D'après les informations du quotidien, cette filière permet à d'anciens conducteurs de TGV de toucher leur retraite de 2 000 euros par mois, tout percevant un salaire de
6 600 euros par mois à l'étranger. « Je suis très surpris par ces informations et pensais connaître les rouages de mon entreprise, déclare Bernard Aubin,
secrétaire fédéral de la CFTC-cheminots. C'est une bien mauvaise publicité en plein débat sur les régimes spéciaux. Il ne faut pas caricaturer les cheminots, dont le salaire moyen est de
1 600 euros par mois. » De son côté, la CGT a indiqué ne jamais avoir eu ce rapport entre les mains et n'a pas souhaité commenter ces informations.
Le salaire de ces retraités actifs a été confirmé par la SNCF. Actuellement, une délégation de 45 conducteurs de trains, dont 37 retraités, est en mission à Taïwan.
« Leur salaire peut sembler élevé, mais il s'agit d'experts bilingues capables d'aller à l'autre bout du monde », précise un porte-parole de la SNCF. Ces
agents français forment les futurs conducteurs de trains à grande vitesse sur l'île de Taïwan dans le cadre d'une mission qui devrait encore durer un an.
La SNCF a en revanche démenti tout recours à cette filière pour permettre à ses retraités de cumuler une pension en France et un salaire à l'étranger. Elle a assuré avoir pris
« toutes les mesures recommandées relevant de ses responsabilités » pour respecter les nouvelles dispositions de la loi sur le cumul emploi-retraite.
Dominique Bussereau a demandé hier à Anne-Marie Idrac de « sanctionner les auteurs si des erreurs avaient été commises à quelque niveau que ce soit dans
l'entreprise ».
Cette filière devrait vite disparaître.

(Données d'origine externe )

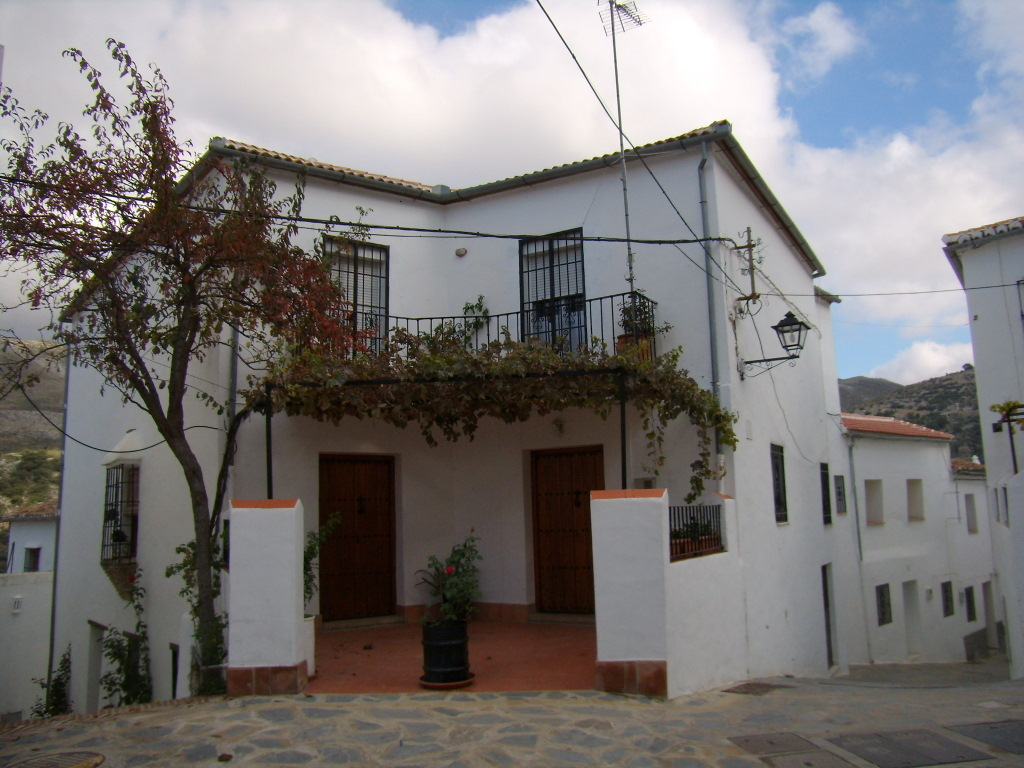 Casa particular en el municipio de Parauta, Málaga, España.
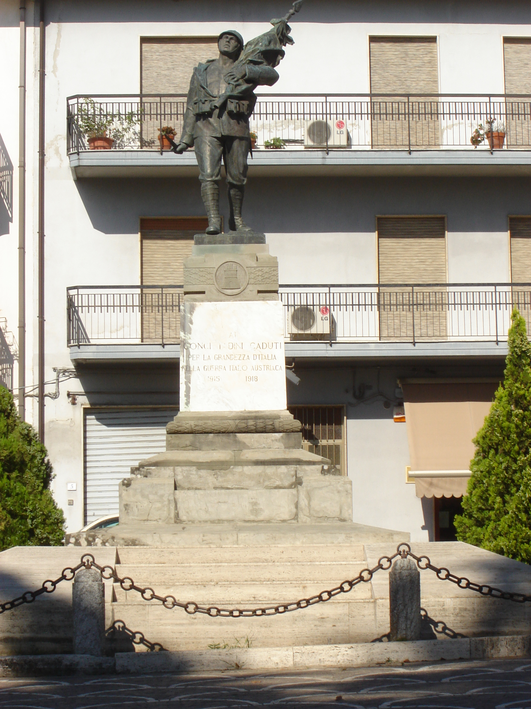 Opera bronzea di Concesso Barca. Soldato italiano col pugio nella mano destra ed il drappo patriottico in braccio sinistro.
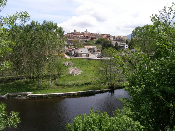 Semeya del ríu
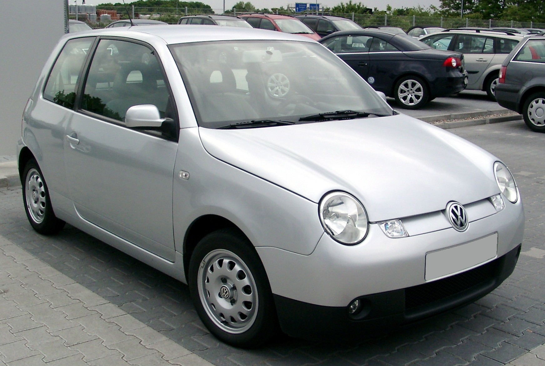 VW Lupo
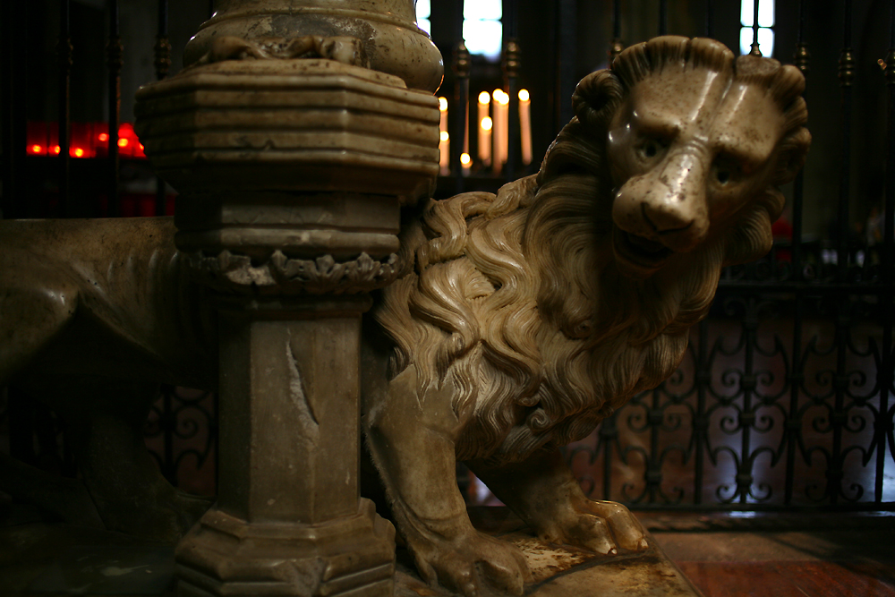 Uno dei due leoni posti a base del sarcofago di Stefano Visconti e Valentina Doria, in Sant'Eustorgio, Milano
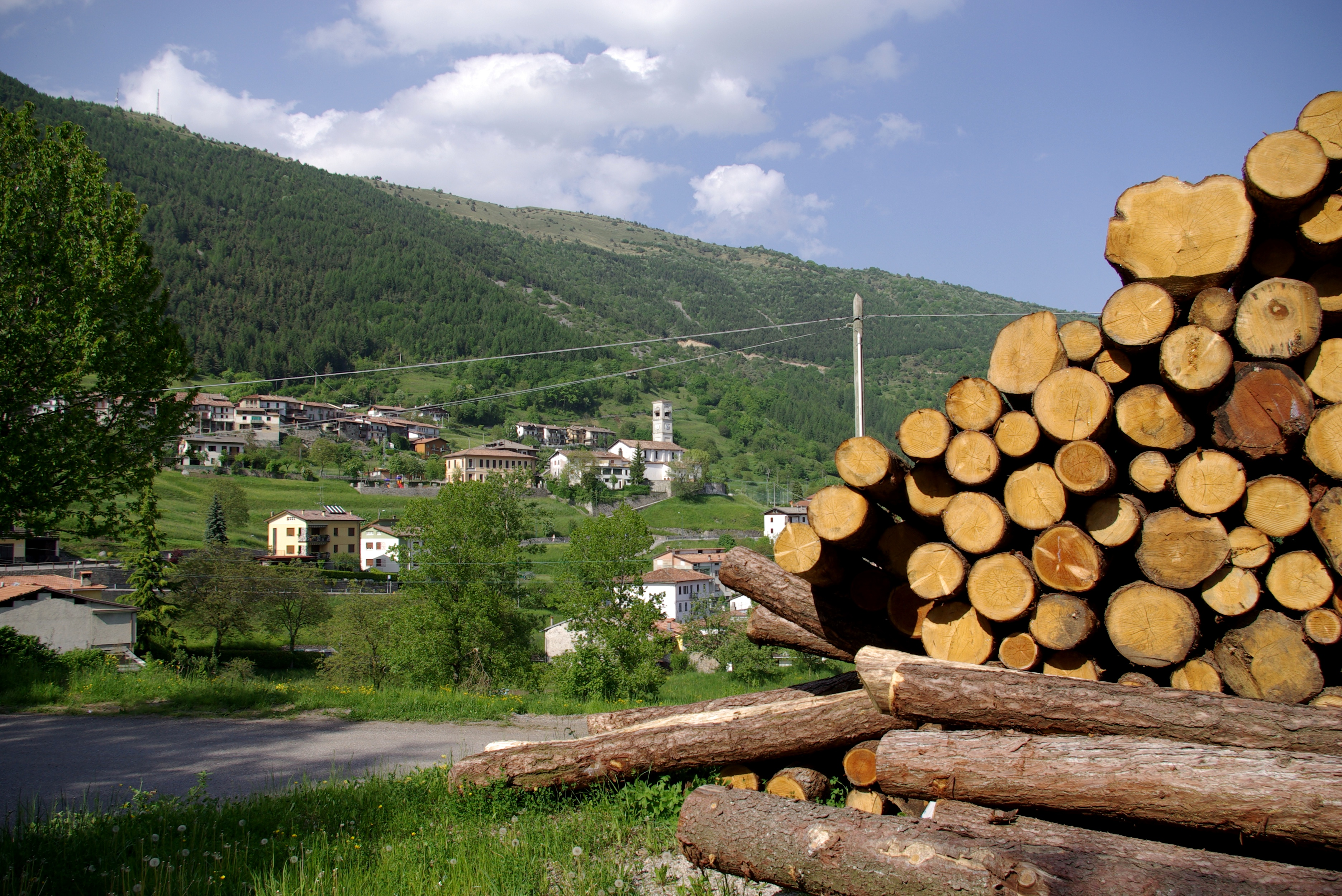 Blick von Südwesten auf die Ortschaft Zumiè in der Gemeine Capovalle in der Provinz Brescia
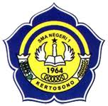 Logo SMA Negeri 1 kertosono
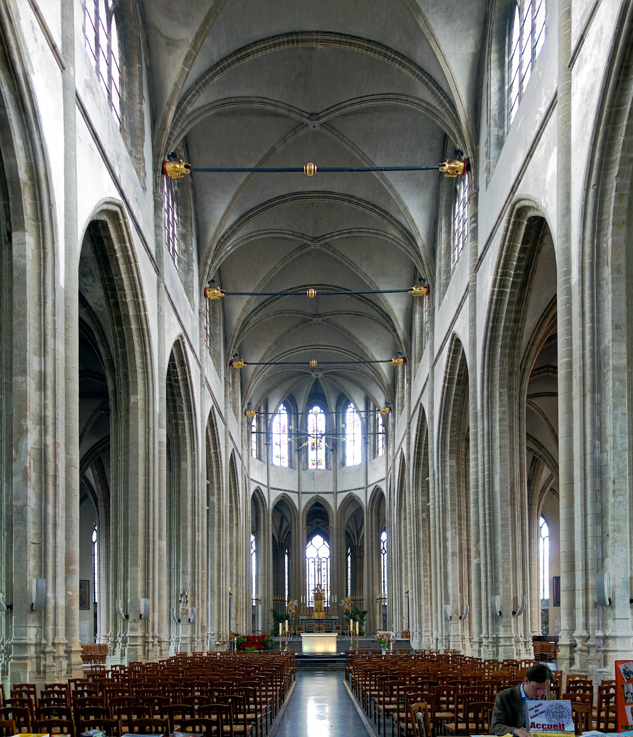 La nef centrale de l'église Saint-Éloi de Dunkerque.
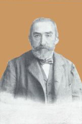 Szamosi János (1840-1909) bölcsész, kolozsvári egyetemi tanár, rektor
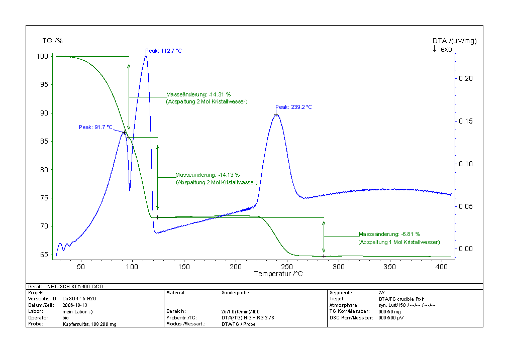 Abspaltung von Kristallwasser bei CuSO4 · 5 H2O in der DTA
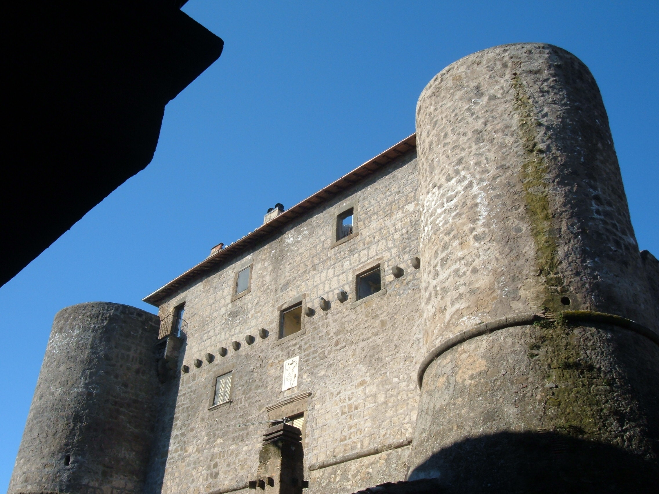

La SNCF a décidé en février la création d'une filiale, SNCF Conseil, qui se chargera de recruter et de rémunérer les agents envoyés à l'étranger.
« Nous ne passerons plus par des sociétés offshore, indique un porte-parole de la SNCF. Cette nouvelle entité va nous permettre de maintenir nos compétences
ferroviaires au sein du groupe. » Le rapport de la SNCF pointait en effet le risque que Rail Road Consultants se constitue un carnet d'adresses suffisant d'anciens cheminots
afin de proposer leurs services à des entreprises concurrentes.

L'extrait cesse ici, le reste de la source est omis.